Dharma menekankan bahwa membayar royalti bukan sekadar kewajiban hukum, tetapi juga bentuk apresiasi terhadap para pencipta lagu. Berikut poin-poin utama dari pernyataan resminya:
1. Narasi Royalti Menghambat Usaha Dinilai Menyesatkan
Menurut Dharma, banyak pihak membangun opini keliru seolah-olah pembayaran royalti menjadi beban yang menjerat bisnis kuliner. Padahal, hal itu tidak berdasar.

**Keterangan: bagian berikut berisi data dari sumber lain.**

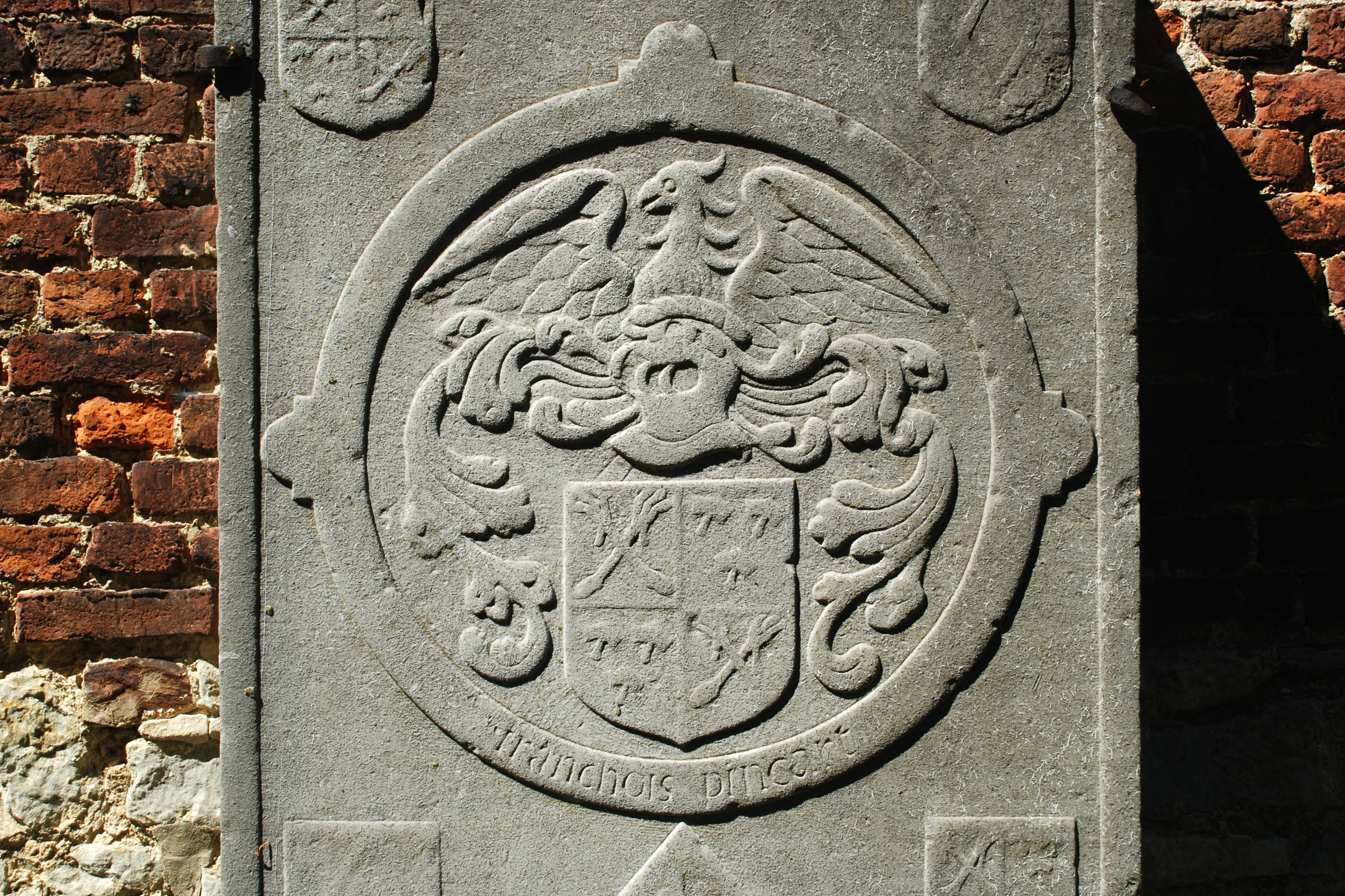 Belgique - Brabant wallon - Mont-Saint-Guibert - Église Saint-Pierre de Corbais - dalle funéraire de Franchois Pincart

"Narasi yang menyebut royalti mematikan kafe itu sangat tidak tepat. Banyak yang belum paham aturan, belum membayar tapi sudah membuat opini negatif," ujar Dharma saat diwawancara, Senin (4/8/2025), dikutip dari Kompas.com.
2. Pembayaran Royalti Diatur oleh Undang-Undang
Dharma menegaskan, royalti bukanlah pungutan liar. Kewajiban tersebut memiliki dasar hukum, yakni Undang-Undang Hak Cipta, yang bertujuan melindungi hak ekonomi para musisi dan pencipta lagu.
"Kalau pakai lagu untuk hiburan pengunjung, ya harus bayar. Itu amanat undang-undang, bukan suka-suka," katanya.
3. Gunakan Rekaman Suara Alam? Tetap Ada Hak Cipta
Beberapa pelaku usaha mencoba menghindari kewajiban dengan menggunakan rekaman suara alam seperti kicau burung atau suara air. Namun, Dharma menjelaskan bahwa rekaman semacam itu tetap dilindungi hukum.
"Meski bukan musik, suara rekaman itu tetap memiliki produser yang memegang hak atas fonogramnya. Jadi tetap wajib izin," jelasnya.
4. Lagu Asing Juga Tak Luput dari Kewajiban Lisensi
Royalti juga berlaku untuk lagu internasional. Indonesia sebagai bagian dari perjanjian global juga berkewajiban membayar royalti atas penggunaan karya musisi asing.
"Kalau mutar lagu luar negeri, juga harus bayar. Kita punya kerja sama internasional dan hak cipta mereka juga harus dihargai," tambah Dharma.
5. Penetapan Tarif Royalti Sudah Ditetapkan Pemerintah
Dharma menampik anggapan bahwa tarif royalti ditentukan secara sewenang-wenang. Menurutnya, angka tersebut sudah diatur resmi dalam regulasi pemerintah.
Berdasarkan SK Menkumham RI No. HKI.2.OT.03.01-02 Tahun 2016, berikut rincian tarif untuk restoran dan kafe:
Rp60.000 per kursi per tahun untuk hak pencipta
Rp60.000 per kursi per tahun untuk hak terkait
Total: Rp120.000 per kursi per tahun
Atau setara dengan sekitar Rp10.000 per bulan per kursi
Dharma berharap publik lebih bijak dalam menyikapi kewajiban royalti, karena itu bukanlah beban, melainkan bentuk keadilan dan penghormatan bagi mereka yang berkarya di industri musik.